The spouse visa for my wife was refused due to insufficient documents, I lodged an appeal with the missing papers and received a confirmation on the 10th of September.

The embassy has until 15 January to answer the appeal after that the court will set a date for the appeal hearing which probably will take another 4-6 week. 

I was hoping the embassy would overturn the decision and issue the visa but that did not happen yet. 

I am thinking of applying for a short visit visa for my wife to join me in the UK while we are waiting for the appeal hearing.

My problem is:

My wife is pregnant, and if the embassy overturned their decision before the court hearing she may not be able to travel back to collect the spouse visa depends on the stage of pregnancy then. 

And if that happened, is it possible to post the passport from the UK to Egypt to have visa by mail? 

If not, is it possible that a relative take the passport to the embassy and post it back when done or she should attend in person? 

Can we ask for the visa to be issued in the UK? 

Please help if you have knowledge of the procedures


----------



## Joppa (Sep 7, 2009)

Sticker said:


> The spouse visa for my wife was refused due to insufficient documents, I lodged an appeal with the missing papers and received a confirmation on the 10th of September.
> 
> The embassy has until 15 January to answer the appeal after that the court will set a date for the appeal hearing which probably will take another 4-6 week.
> 
> ...


If the ECM at Cairo is to overturn the decision and is going to issue the spouse visa while your wife is in UK, the only thing you can do is for your wife to return home and submit her passport so that the visa can be affixed. None of the other options will work because they cannot issue a spouse visa while she is on a visitor's leave in UK, and they won't issue one in UK - only the original visa office can.


----------



## Sticker (Oct 8, 2012)

Joppa;

Thank you very much for your invaluable advice, I have been following your posts for months and it was very enlightening. 

I have found since that if I did not submit the passport within 10 days if appeal allowed or decision overturned, that does NOT invalidate the visa, and the allowed appeal will not ceased to be allowed. 
This was stated on the UKBA website appeal procedures APL2.15.5.

One more advice please if I may ask;

I have applied under the old rules, and was wondering how would the birth of a second child before issuing the visa be treated by the UKBA? this is a clear change of circumstances I suppose. 

What is the minimum income required to sponsor my wife one child and the second child we are expecting?

And as my children are British, are they exempt from the minimum income requirements? 
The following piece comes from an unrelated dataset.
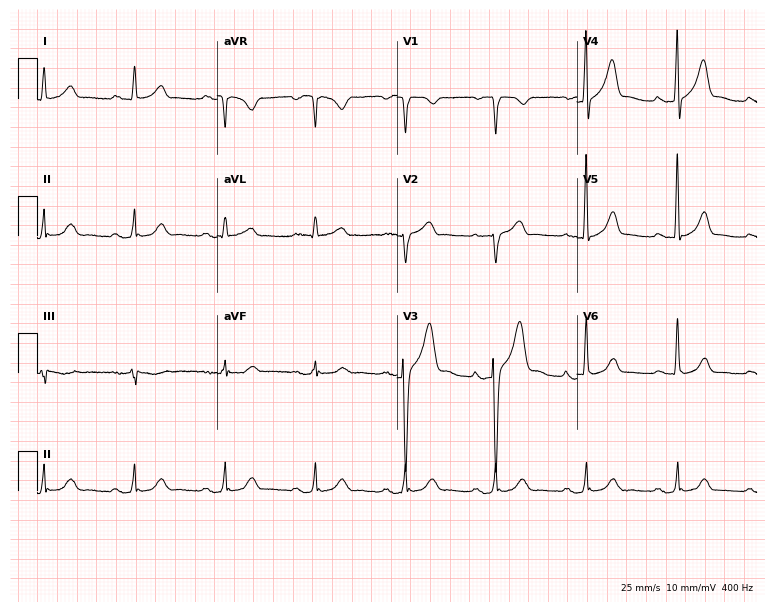
12-lead ECG from a woman, 66 years old (7.3-second recording at 400 Hz). No first-degree AV block, right bundle branch block (RBBB), left bundle branch block (LBBB), sinus bradycardia, atrial fibrillation (AF) or sinus tachycardia recorded for this tracing.

In other words do I need to sponsor my wife only? or still have to sponsor a wife and two british children?

How much do I need to earn please.


----------



## Sticker (Oct 8, 2012)

If anyone can answer my questions please do. 

Apperantly Jobba has not noticed this. 

Thank you all


----------



## Joppa (Sep 7, 2009)

Sticker said:


> Joppa;
> 
> Thank you very much for your invaluable advice, I have been following your posts for months and it was very enlightening.
> 
> ...


Just your wife I think. £111.45 per week left over after paying for rent/mortgage and council tax.


----------



## Sticker (Oct 8, 2012)

Joppa said:


> Just your wife I think. £111.45 per week left over after paying for rent/mortgage and council tax.


Thank you very much


----------